In chapter 2 we emphasized two key properties of data: data is immutable and eternally true. Consequently, each piece of your data will be written once and only once. There is no need to ever alter your data – the only write operation will be to add ad new data unit to your dataset. The storage solution must therefore be optimized to handle a large, constantly growing set of data.

The batch layer is also responsible for computing functions on the dataset to produce the batch views. This means the batch layer storage system needs to be good at reading lots of data at once. In particular, random access to individual pieces of data is not required.

With this “write once, bulk read many times” paradigm in mind, we can create a checklist of requirements for the data storage.

4.2 Choosing a storage solution for the batch layer

With the requirements checklist in hand, you can now consider options for batch layer storage. With such loose requirements – not even needing random access to the data – it seems like you could use pretty much any distributed database for the master dataset.

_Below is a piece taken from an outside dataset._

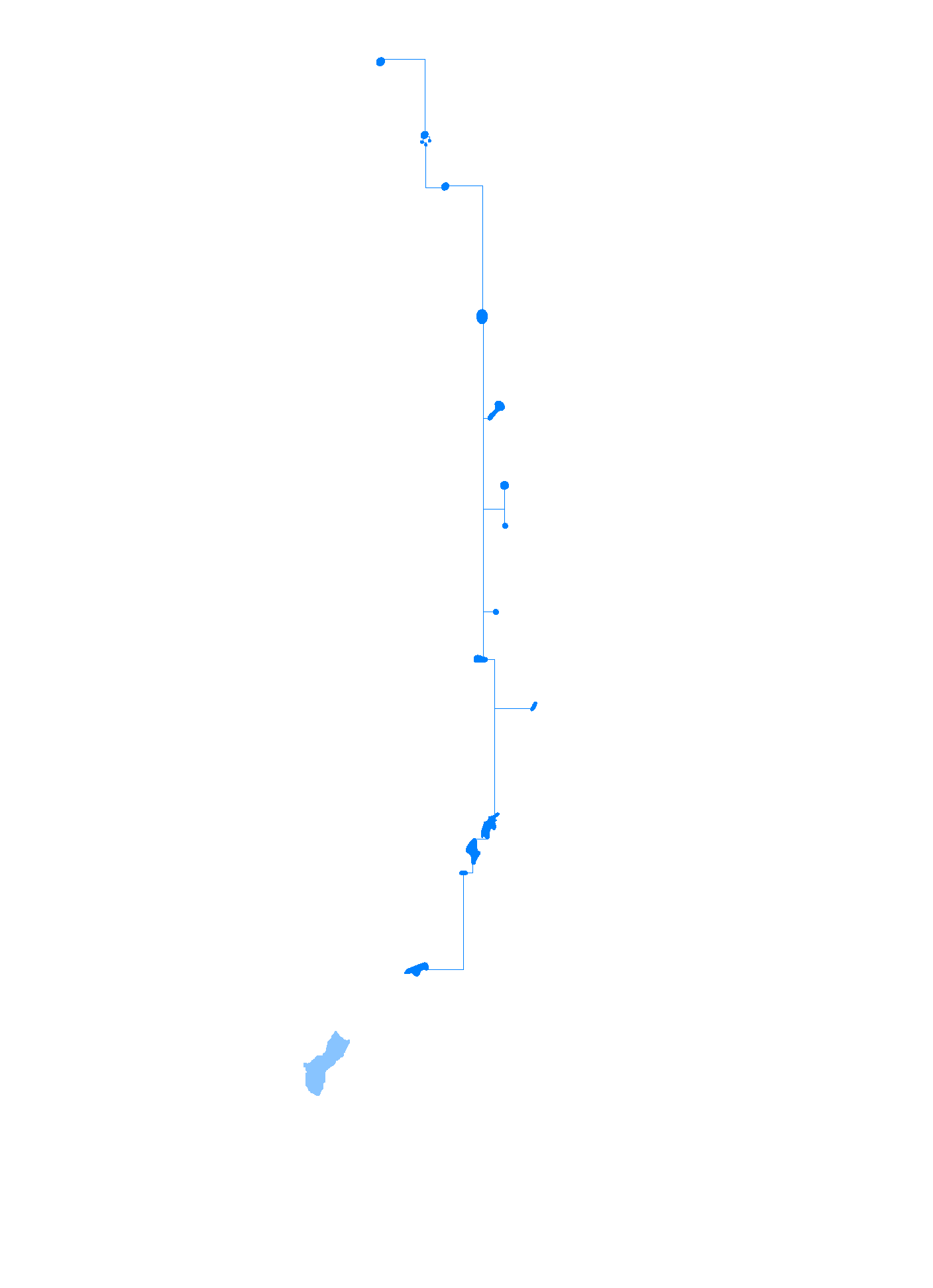 Idioma Chamorro en Guam y las Marianas del Norte

4.2.1 Using a key/value store for the master dataset

We haven't discussed distributed key/value stores yet, but you can essentially think of them as giant persistent hashmaps that are distributed among many machines. If you're storing a master dataset on a key/value store, the first thing you have to figure out is what the keys should be and what the values should be.

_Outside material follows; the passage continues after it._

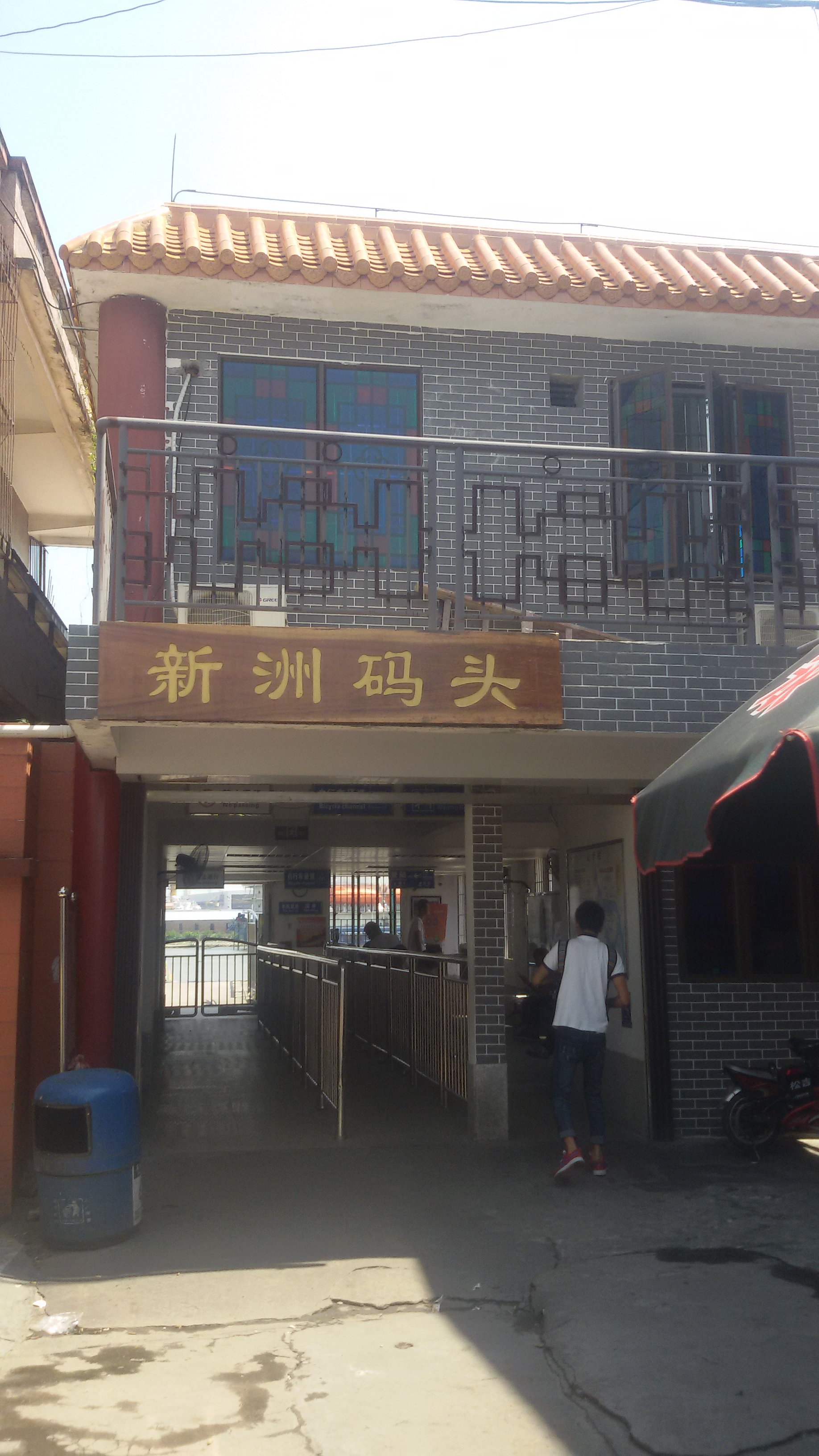 粵語: 新洲碼頭

What a value should be is obvious – it's a piece of data you want to store – but what should a key be? There's no natural key in the data model, nor is one necessary because the data is meant to be consumed in bulk. So you immediately hit an impedance mismatch between the data model and how key/value stores work. The only really viable idea is to generate a UUID to use as a key.

But this is only the start of the problems with using key/value stores for a master dataset. Because key/value store need fine-grained access to key/value pairs to do random reads and writes, you can't compress multiple key/value pairs together. So you're severely limited in tuning the trade-off between storage costs and processing costs.

Key/value stores are meant to be used as mutable stores, which is a problem if enforcing immutability is so crucial for the master dataset. Unless you modify the code of the key/value store you're using, you typically can't disable the ability to modify existing key/value pairs.

The biggest problem, though, is that a key/value store has a lot of things you don't need: random reads, random writes, and all the machinery behind making those work. In fact, most of the implementation of a key/value store is dedicated to these features you don't need at all. This means the tool is enormously more complex than it needs to be to meet your requirements, making it much more likely you'll have a problem with it. Additionally, the key/value store indexes your data and provides unneeded services, which will increase your storage costs and lower your performance when reading and writing data.

4.2.2 Distributed filesystems

It turns out there's a type of technology that you're already intimately familiar with that's a perfect fit for batch layer storage: filesystem.

Files are sequences of bytes, and the most efficient way to consume them is by scanning through them. They're stored sequentially on disk (sometimes they're split into blocks, but reading and writing is still essentially sequential). You have full control over the bytes of a file, and you have the full freedom to compress them however you want. Unlike a key/value store, a filesystem gives you exactly what you need and no more, while also not limiting your abilit to tune storage cost versus processing cost. On top of that, filesystems implement fine-grained permission system, which are perfect for enforcing immutability.

The problem with a regular filesystems is that it exists on just a single machine, so you can only scale to the storage limits and processing power of that one machine. But it turns out that there's a class of technologies called distributed filesystems that is quite is similar to the filesystems you're familiar with, except they spread their storage across a cluster of computers. They scale by adding more machines to the cluster. Distributed fielsystems are designed so that you have fault tolerance when a machine goes down, meaning that if you lose one machine, all your files and data will still be accessible.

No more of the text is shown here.